Personal data processing rules are described in the Privacy Policy and the GDPR and data processing consent section. By using analysis functions, users may submit content containing personal data or confidential information.

Users should limit the submitted data to what is necessary for analysis. If acting on behalf of a company or another person, the user should have an appropriate basis to submit the material.

The system may apply retention, anonymization, deletion and evidence preservation functions according to application settings, law and the legitimate interest of security.

10. Incident reporting and post-loss actions

TraceScam may provide recommendations for next steps, including contacting a bank, changing a password, enabling MFA/2FA, preserving evidence and reporting to the relevant CERT/CSIRT, police, prosecutor, consumer authority or payment provider.

If money is lost, an account is taken over, data is stolen, an unauthorized transaction occurs or a crime is suspected, the user should act immediately and use official channels appropriate for their country.

11. Availability, maintenance and changes to features

The operator makes efforts to keep the platform stable, but does not guarantee uninterrupted availability, absence of errors, compatibility with every mail system or the ability to analyze every submission.

The service may be temporarily unavailable due to maintenance, failures, updates, third-party provider issues, AI limits, queues, payment providers, hosting or events beyond the operator’s control.

12. Liability

The operator is responsible for providing the service in accordance with the Terms and applicable law. To the extent permitted by law, the operator is not liable for user decisions made solely on the basis of an analysis result, lost profits, indirect damages, third-party actions, failures of external providers or content submitted by users.

Nothing in these Terms excludes liability that cannot be excluded under mandatory law, in particular consumer rights.

13. Complaints and contact

Complaints concerning the platform, payments, account or services may be sent to office.pl{'@'}ngitech.org. The report should include the account e-mail address, problem description, event date and information enabling identification of the transaction or analysis.

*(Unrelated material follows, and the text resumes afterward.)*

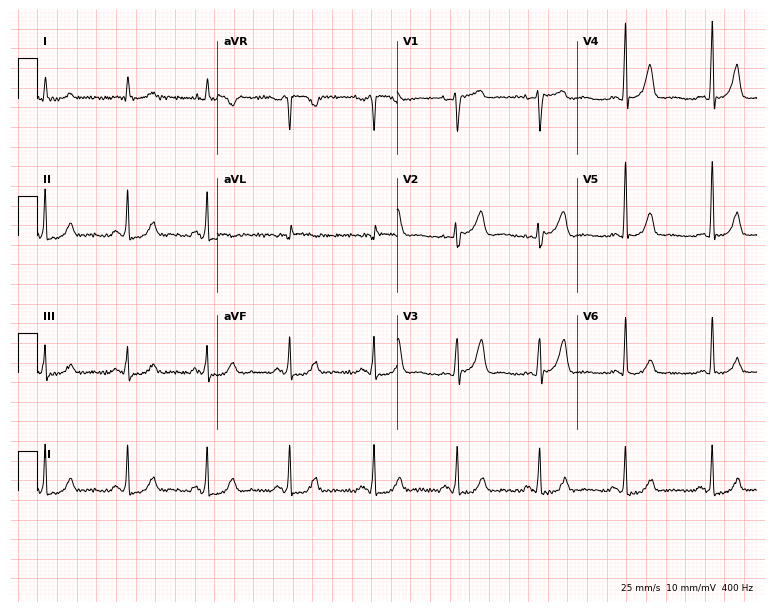
Resting 12-lead electrocardiogram. Patient: a 71-year-old man. Read as a normal ECG.

The operator reviews complaints within a reasonable time, no longer than required by applicable law. The response is sent to the e-mail address used for contact or assigned to the account.

14. Consumers, withdrawal right and digital services

If the user is a consumer or a person with similar statutory rights, they retain rights granted by mandatory law. For digital services provided immediately after purchase, the possibility to withdraw may depend on consent to begin performance before the withdrawal period expires and acknowledgement of losing the withdrawal right to the extent permitted by law.

Detailed information for a specific payment, package or subscription should be presented during the purchase process in the application.

15. Governing law and jurisdiction

These Terms are governed by Polish law, subject to mandatory consumer protection provisions and user rights arising from the law applicable to their place of residence.

Disputes related to the platform should first be resolved amicably by contacting the operator. This does not limit consumer rights to use competent authorities, courts or alternative dispute resolution methods.

16. Changes to the Terms

The Terms may be updated due to service development, feature changes, provider changes, legal changes, security requirements or the need to clarify rules. The current version is published on the TraceScam website.

For material changes affecting registered users, the operator may notify users in the application or by e-mail where required or justified by the nature of the change.